Call it a bonus, an added feature—something to titillate the common trick, the way some straight boys like to sexify middle-aged librarians with glasses—but as far back as I can remember, the ultimate fantasy has always been to hustle. “If I had a nicer body, I’d be in porn,” I told Rita once, some time before, half in jest. She raised in eyebrow. “Or dancing ‘round a beanpole,” I continued. “Scott O’Hara, the porn star, was also a bestselling fictionist and playwright, you know. He was such an unexpectedly good writer.” And once again: “If I had a nicer body, I’d be in porn.” Rita nodded without ever trying to understand. That is what I like most about her.

But instead, I went to college for a philosophy degree.
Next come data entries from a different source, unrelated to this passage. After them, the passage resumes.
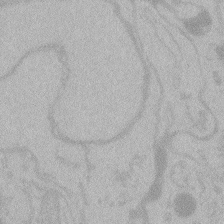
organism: Zebrafish
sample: Macrophage infected with Toxoplasma gondii
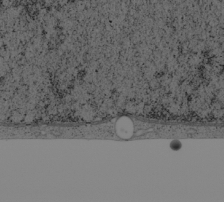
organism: African green monkey
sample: COS-7 cells
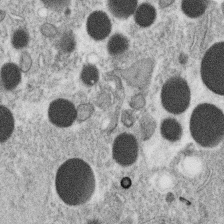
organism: C. elegans
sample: C. elegans oocyte; sperm cells
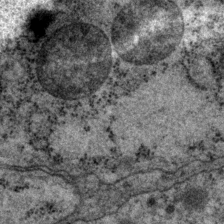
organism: P. pacificus
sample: Pharynx
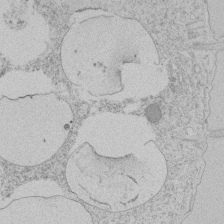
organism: Tetrahymena
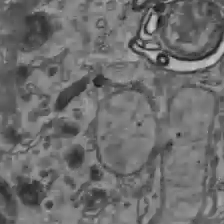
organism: C57BL Mouse
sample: Liver
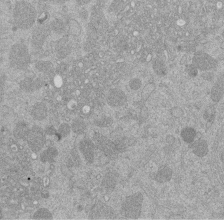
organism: Mouse
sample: Dividing mouse embryo 1 cell stage
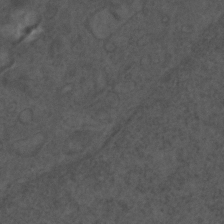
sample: Trachea
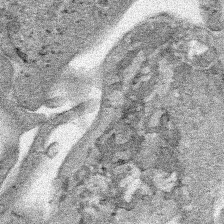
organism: Human
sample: Mitochondria in HCT116 cells
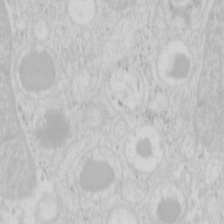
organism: Mouse
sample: Pancreas
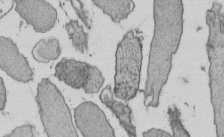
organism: E. coli
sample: Bacterial nucleoid
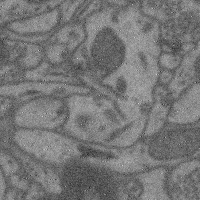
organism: Mouse
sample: Cerebral cortex
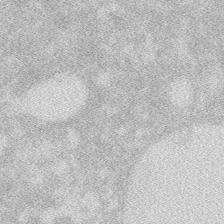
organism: Zebrafish
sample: Macrophage
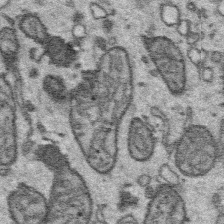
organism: Platynereis dumerilii
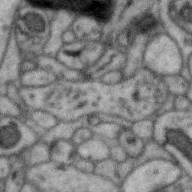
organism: Zebra finch
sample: Brain
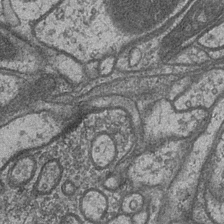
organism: Drosophila
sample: Optic medulla
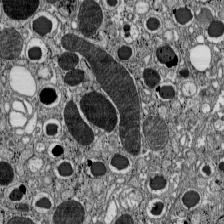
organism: C57BL Mouse
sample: Pancreatic islet
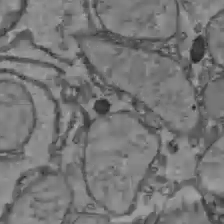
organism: C57BL Mouse
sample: Liver
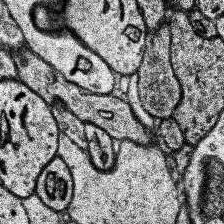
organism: Human
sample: Temporal Lobe
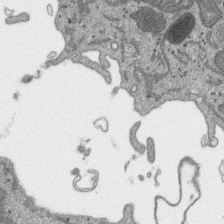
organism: Human
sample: Lung epithelial cells infected with SARS-CoV-2
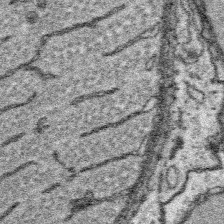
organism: Platynereis dumerilii
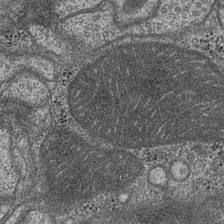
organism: Drosophila
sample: Optic medulla
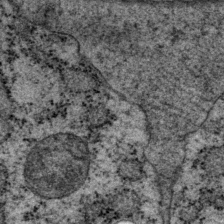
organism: P. pacificus
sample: Pharynx
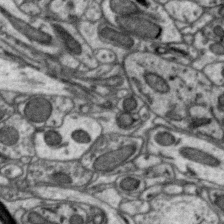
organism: Zebra finch
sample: Brain
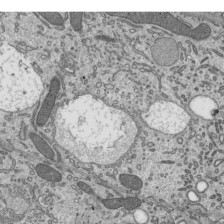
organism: Mouse
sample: Mouse epididymis efferent ductule cilia
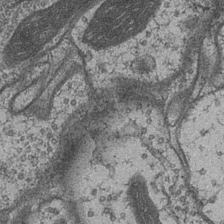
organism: Drosophila
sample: Optic medulla
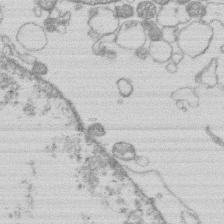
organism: Human
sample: Macrophage cells
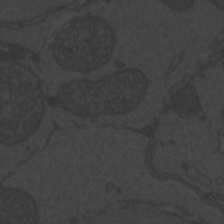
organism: Zebrafish
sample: Macrophage infected with Toxoplasma gondii
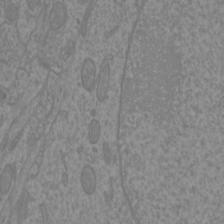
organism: Mouse
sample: Cortical neurons
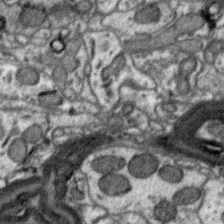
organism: Zebra finch
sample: Brain
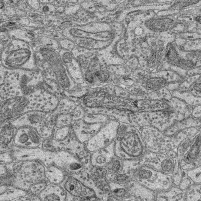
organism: Mouse
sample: Retina
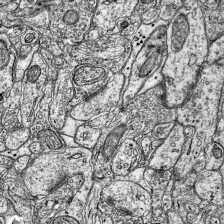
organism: Mouse
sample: Visual Cortex
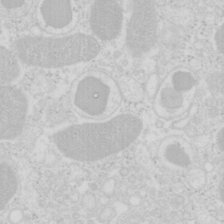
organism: Mouse
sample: Pancreas
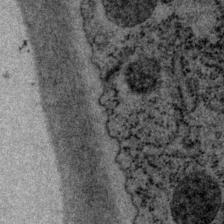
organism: P. pacificus
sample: Pharynx
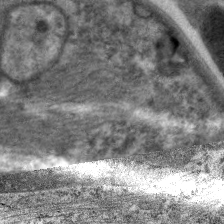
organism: C. elegans
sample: Pharynx
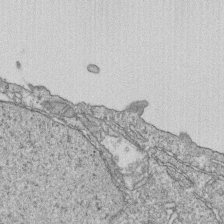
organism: Human
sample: HeLa cell HIV synapse
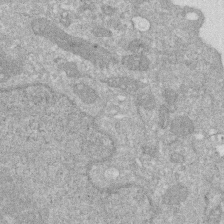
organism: Human
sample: HIV infected U937 cells
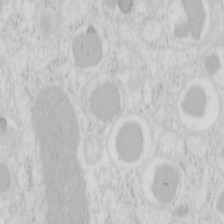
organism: Mouse
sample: Pancreas
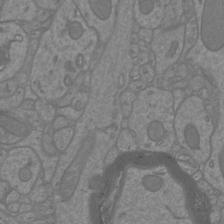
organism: Mouse
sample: Cortical neurons
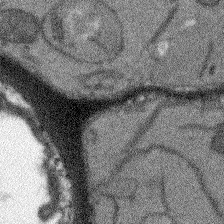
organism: Arabidopsis thaliana
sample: Root tip
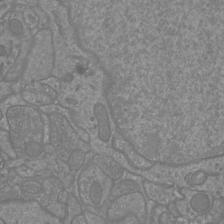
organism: Mouse
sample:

Only later did I discover GymUltra tucked in the bowels of Uymatiao Building; for 650 pesos a month working out sweat and muscles, I considered it a bargain. Of course, their cardio machine doesn’t work, and the instructor is inept and narcissistic, always given to showing off by pumping iron or preening in front of the mirror-covered walls, but I decided then that this gym would do well for me: this was where I planned to endure months to look like Lukas Ridgeston. Or any one of those video faces that burned regularly the head of my VCR. This was it. Chances bloomed to deconstruct perverse wishes, Derrida meeting Nin. Or, if I have to be Jungian and mythological: the ugly duckling turned swan. Six hundred fifty pesos a month—steep sometimes, given my lot—is an investment worthy of any of the hustles to follow. A primed body is worth material comfort.
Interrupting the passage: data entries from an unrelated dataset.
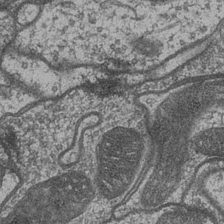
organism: Drosophila
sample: Optic medulla
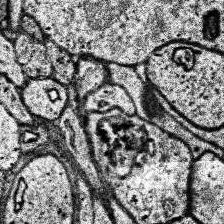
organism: Human
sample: Temporal Lobe
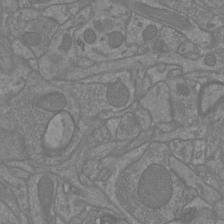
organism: Mouse
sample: Cortical neurons
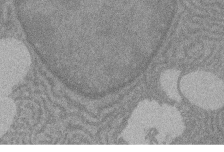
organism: Rat
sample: Salivary granule
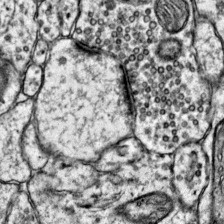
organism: Mouse
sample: Primary visual cortex
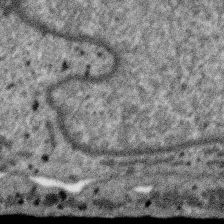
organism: Human
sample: Lung epithelial cells infected with SARS-CoV-2
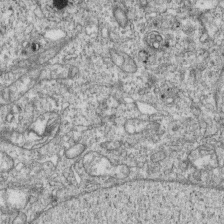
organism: Human
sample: HeLa cell HIV synapse
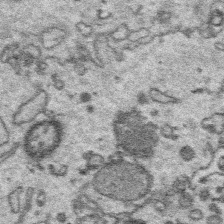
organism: Platynereis dumerilii
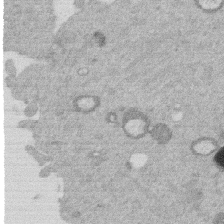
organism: Mouse
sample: Dividing mouse embryo 1 cell stage
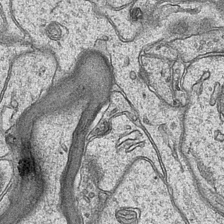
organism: Mouse
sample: CA1 Hippocampus
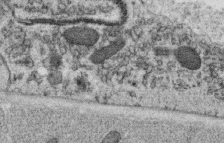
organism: C. elegans
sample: C. elegans oocyte; sperm cells
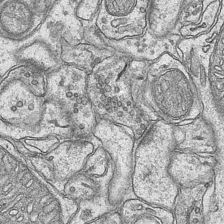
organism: Mouse
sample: CA1 Hippocampus
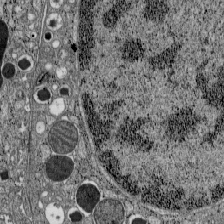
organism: C57BL Mouse
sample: Pancreatic islet
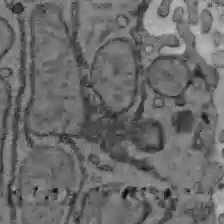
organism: C57BL Mouse
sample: Liver
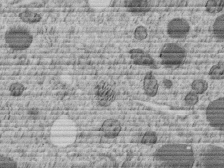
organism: C. elegans
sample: C. elegans embryo early stage
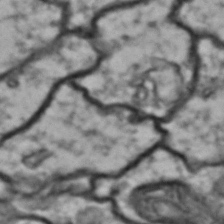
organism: Drosophila
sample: Brain
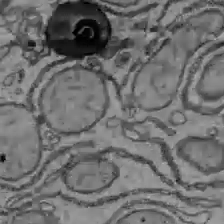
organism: C57BL Mouse
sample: Liver
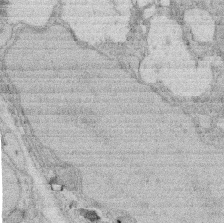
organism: Rat
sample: Salivary granule
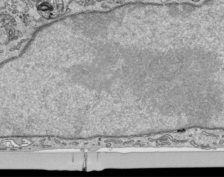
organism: Human
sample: Mitochondria in HCT116 cells
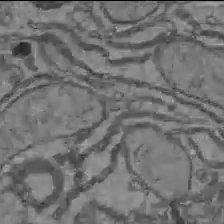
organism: C57BL Mouse
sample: Liver
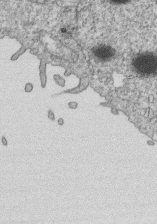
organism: Human
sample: HeLa cell HIV synapse

Even at 19, you must see by now, I already wear the world on my shoulders.

This is the deal: two hours in a single night for not less than a thousand, or maybe more, depending really on the take, and on my time. I’m a busy person, and I delude myself in thinking I have a reputation to maintain. I do this for capitalist fun really—to test Althusser and Marx, I tell myself: commodification as practical exercise, setting a price for an object of desire—John Berger’s thesis on “gaze” fleshed out. Thinking in the abstract makes me feel good, reduces the guilt to a mental exercise. But basically, there is only the memory of needing money most, especially when final exams come and there are tuition fees to bear, like rough hands clawing at my flesh, enough to eat me alive.

My mother has no clue, of course. She sells Avon when she is not playing mahjong, and cannot be bothered. She thinks I have a scholarship. I nod and tell her lies; I lost my scholarship when I got a 1.5 for Algebra, for not sucking Prof. Manalastas’s dick. I had principles then.

Most days, I tell myself, I don’t mind. What’s a dick for a cellphone card?